Indications for: VARIZIG
Postexposure prophylaxis of varicella in high risk individuals (include immunocompromised children and adults, newborns of mothers with varicella shortly before or after delivery, premature infants, neonates and infants <1 year old, adults without evidence of immunity, pregnant women). To reduce severity of varicella.
Pregnant Women Exposed to Varicella Zoster Virus
A randomized, open-label, multicenter, active controlled clinical trial was conducted in 60 pregnant women without immunity to VZV (as confirmed by a latex agglutination test).
- Patients were stratified on the basis of time from first exposure to varicella as follows:
- 1 to 4 days post-exposure and,
- 5 to 14 days post-exposure.
- The women were randomly assigned into 1 of 3 study arms as follows:
- a single IV dose of 125 IU/10 kg to a max dose of 625 IU of Varizig,
- a single IM dose of 125 IU/10 kg to a max dose of 625 IU of Varizig or,
- a single IM dose of 125 IU/10 kg to a max dose of 625 IU of VZIG (licensed comparator product).
- Patients were followed for 42 days.
- Incidence of clinical varicella was similar across all treatment groups with an overall incidence of 33%; however, in the subset of 28 patients with more than 24 hours exposure to varicella, the incidence of clinical varicella in the combined treatment groups was 64%.
High Risk Patients Exposed to Varicella Zoster Virus
An open-label, Expanded Access Protocol (EAP) conducted in the US was designed to provide Varizig to high risk individuals who were exposed to varicella zoster virus (VZV). The study was not designed to evaluate efficacy, however, the objective was to further assess and confirm the safety/efficacy of Varizig IM injection in the prevention or reduction of severity of complications from varicella infections in the indicated high risk populations. Initially, enrollment was limited to allow treatment with Varizig only within 96 hours of exposure, but later amended to a treatment window of 10 days post-exposure.
- The incidence of clinical varicella (chickenpox lesions), was compared to predefined historical reference rates.
- The incidence of severe varicella complications, including pneumonia, encephalitis, severe varicella with pox counts >100 pox, mortality and all complications was also evaluated.
- The overall incidence of clinical varicella was evaluated in an interim analysis, where 10% (31/311) of high risk individuals exposed to VZV and treated with Varizig for all combined populations, for whom complete or partial efficacy data was available.
- Clinical varicella was observed in 8.4% (13/154) of immunocompromised pediatric and adult patients, in 6.8 % (5/74) of pregnant women, in 14.8% (12/81) of infants and one healthy adult.

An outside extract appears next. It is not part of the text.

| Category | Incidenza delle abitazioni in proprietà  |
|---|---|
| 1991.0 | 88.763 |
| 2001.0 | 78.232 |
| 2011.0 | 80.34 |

- Clinical varicella was more common after prolonged VZV exposure.
- The final report confirmed the efficacy results in the interim analysis.

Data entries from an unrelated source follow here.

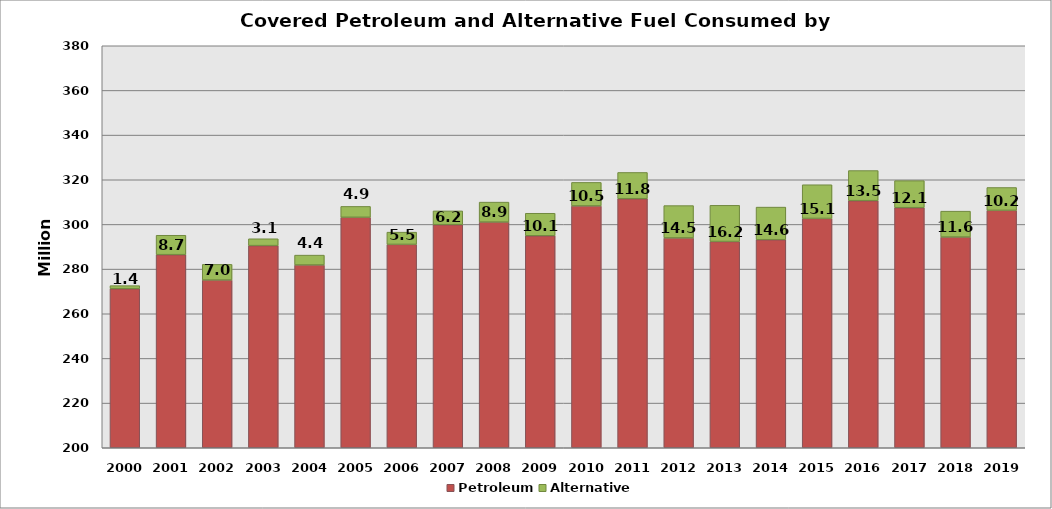
| Category |  Petroleum  | Alternative |
|---|---|---|
| 2000.0 | 271216176 | 1380837 |
| 2001.0 | 286457638 | 8696247 |
| 2002.0 | 275091679 | 7027164 |
| 2003.0 | 290506862 | 3073269 |
| 2004.0 | 281830103 | 4429460 |
| 2005.0 | 303188859 | 4879411 |
| 2006.0 | 291052076 | 5496332 |
| 2007.0 | 299876539 | 6186834 |
| 2008.0 | 301045891 | 8947801 |
| 2009.0 | 294913021 | 10093398 |
| 2010.0 | 308275507 | 10538475 |
| 2011.0 | 311511401 | 11759794 |
| 2012.0 | 293945538 | 14488408 |
| 2013.0 | 292338083 | 16217651 |
| 2014.0 | 293153365 | 14607813 |
| 2015.0 | 302673035 | 15100325 |
| 2016.0 | 310636590.527 | 13490718.34 |
| 2017.0 | 307496070.286 | 12106318.291 |
| 2018.0 | 294334847.601 | 11602918.747 |
| 2019.0 | 306304634.112 | 10225981.598 |

- Updated final results of clinical varicella was observed in 4.5% (12/269) of immunocompromised pediatric and adult patients, in 7.3% (10/137) of pregnant women, in 11.4% (12/105) of infants (including newborns, preterm infants, infants aged <1yr).
Moreover, a comparison of the incidence of varicella based on the treatment window revealed that treatment between 5 and 10 days post-exposure was no different from treatment within 96 hours.
Adults and Children:
See full labeling. Administer one single-dose by IM inj ideally within 96 hours of exposure. Based on patient size: divide dose and give in ≥2 inj sites; max 3mL per inj site. Inject into deltoid muscle or anterolateral aspects of the upper thigh. Avoid gluteal region; if needed, only use upper, outer quadrant. ≤2kg: 62.5 IU; 2.1–10kg: 125 IU; 10.1–20kg: 250 IU; 20.1–30kg: 375 IU; 30.1–40kg: 500 IU; ≥40.1kg: 625 IU. Consider 2nd full dose for high risk patients with additional exposure >3 weeks after initial dose.
IgA-deficiency with IgA antibodies and history of hypersensitivity. Previous severe reaction to human immune globulin.
Risk for thrombotic events: in patients with history of atherosclerosis, multiple cardiovascular risk factors, advanced age, impaired cardiac output, prolonged immobilization periods, and/or known/suspected hyperviscosity. Risk for hyperviscosity (including those with cryoglobulins, fasting chylomicronemia/markedly high triglycerides, or monoclonal gammopathies); monitor baseline blood viscosity. Severe thrombocytopenia. Coagulation disorders. Have epinephrine inj (1:1000) available. Contains human albumin; potential risk for infection transmission (eg, viruses, Creutzfeldt-Jakob disease). Elderly. Pregnancy. Nursing mothers.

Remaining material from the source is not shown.